The offering is being made only by means of a prospectus supplement and accompanying prospectus. The Company has filed a registration statement (File No. 333-264370), which was declared effective on April 26, 2022, and a preliminary prospectus supplement to the prospectus contained in the registration statement with the U.S. Securities and Exchange Commission (the “SEC”) for the depositary shares to which this communication relates, and will file a final prospectus supplement relating to the depositary shares. Prospective investors should read the prospectus supplement and accompanying prospectus in the registration statement and other documents the Company has filed or will file with the SEC for more complete information about the Company and the offering.

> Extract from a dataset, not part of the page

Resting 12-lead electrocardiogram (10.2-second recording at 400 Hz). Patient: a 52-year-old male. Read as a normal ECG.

Copies of the final prospectus supplement and accompanying prospectus relating to the offering, when available, can be obtained for free by visiting EDGAR on the SEC’s website at www.sec.gov or by contacting Keefe, Bruyette & Woods, Inc., A Stifel Company, by telephone at 1-800-966-1559 or by email at USCapitalMarkets@kbw.com; by contacting Raymond James & Associates, Inc. by telephone at 800-248-8863 or by email at email@example.com; or by contacting Piper Sandler & Co. by email at firstname.lastname@example.org.
This press release shall not constitute an offer to sell or the solicitation of an offer to buy any securities, nor shall there be any sale of securities in any state or jurisdiction in which such offer, solicitation or sale would be unlawful prior to registration or qualification under the securities laws of any such state or jurisdiction. Any offering of the depositary shares is being made only by means of a written prospectus meeting the requirements of Section 10 of the Securities Act of 1933, as amended.

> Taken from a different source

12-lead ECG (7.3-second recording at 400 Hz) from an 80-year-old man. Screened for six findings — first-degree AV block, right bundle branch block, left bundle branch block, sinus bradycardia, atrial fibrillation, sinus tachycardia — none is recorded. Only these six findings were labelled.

About Midland States Bancorp, Inc.
Midland States Bancorp, Inc. is a community-based financial holding company headquartered in Effingham, Illinois, and is the sole shareholder of Midland States Bank. As of June 30, 2022, the Company had total assets of approximately $7.44 billion, and its Wealth Management Group had assets under administration of approximately $3.60 billion. Midland provides a full range of commercial and consumer banking products and services and business equipment financing, merchant credit card services, trust and investment management, insurance and financial planning services. For additional information, visit https://www.midlandsb.com/ or https://www.linkedin.com/company/midland-states-bank.

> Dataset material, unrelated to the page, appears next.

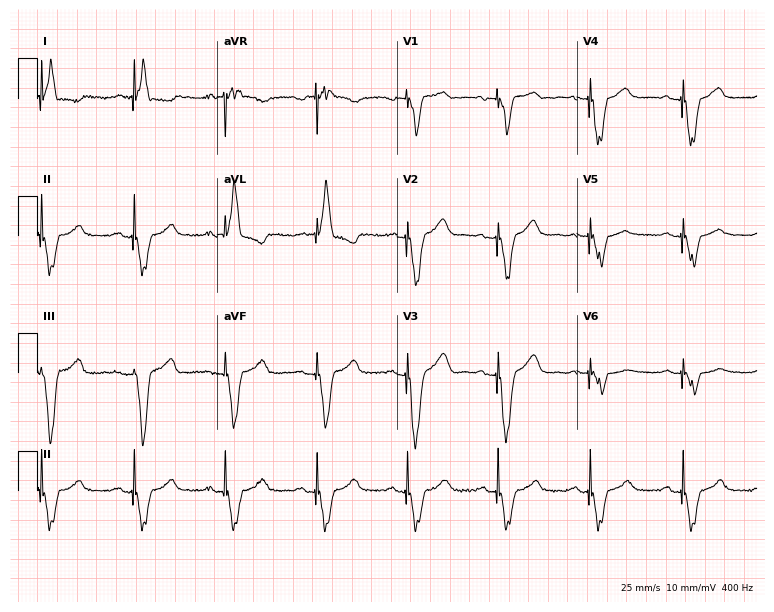
Electrocardiogram (7.3-second recording at 400 Hz), a female, 81 years old. Of the six screened findings (first-degree AV block, right bundle branch block (RBBB), left bundle branch block (LBBB), sinus bradycardia, atrial fibrillation (AF), sinus tachycardia), none is recorded. Findings outside these six are not listed.

This release contains “forward-looking statements” within the meaning of the Private Securities Litigation Reform Act of 1995 that reflect management’s current views of future events and operations. These forward-looking statements are based on the information currently available to the Company as of the date of this release. Forward-looking statements generally can be identified by the use of forward-looking terminology such as “will,” “propose,” “may,” “plan,” “seek,” “expect,” “intend,” “estimate,” “anticipate,” “believe,” “continue” or similar terminology. It is important to note that these forward-looking statements are not guarantees of future performance and involve risk and uncertainties, including, but not limited to, the effects of the COVID-19 pandemic, including its potential effects on the economic environment, our customers and our operations, as well as any changes to federal, state or local government laws, regulations or orders in connection with the pandemic, the ability of the Company to implement its strategy and expand its lending operations, changes in interest rates and other general economic, business and political conditions, including changes in the financial markets, as well as other risks described in the Company’s filings with the SEC. The Company does not undertake any obligation to update or revise any forward-looking statements to reflect changes in assumptions, the occurrence of unanticipated events, or otherwise.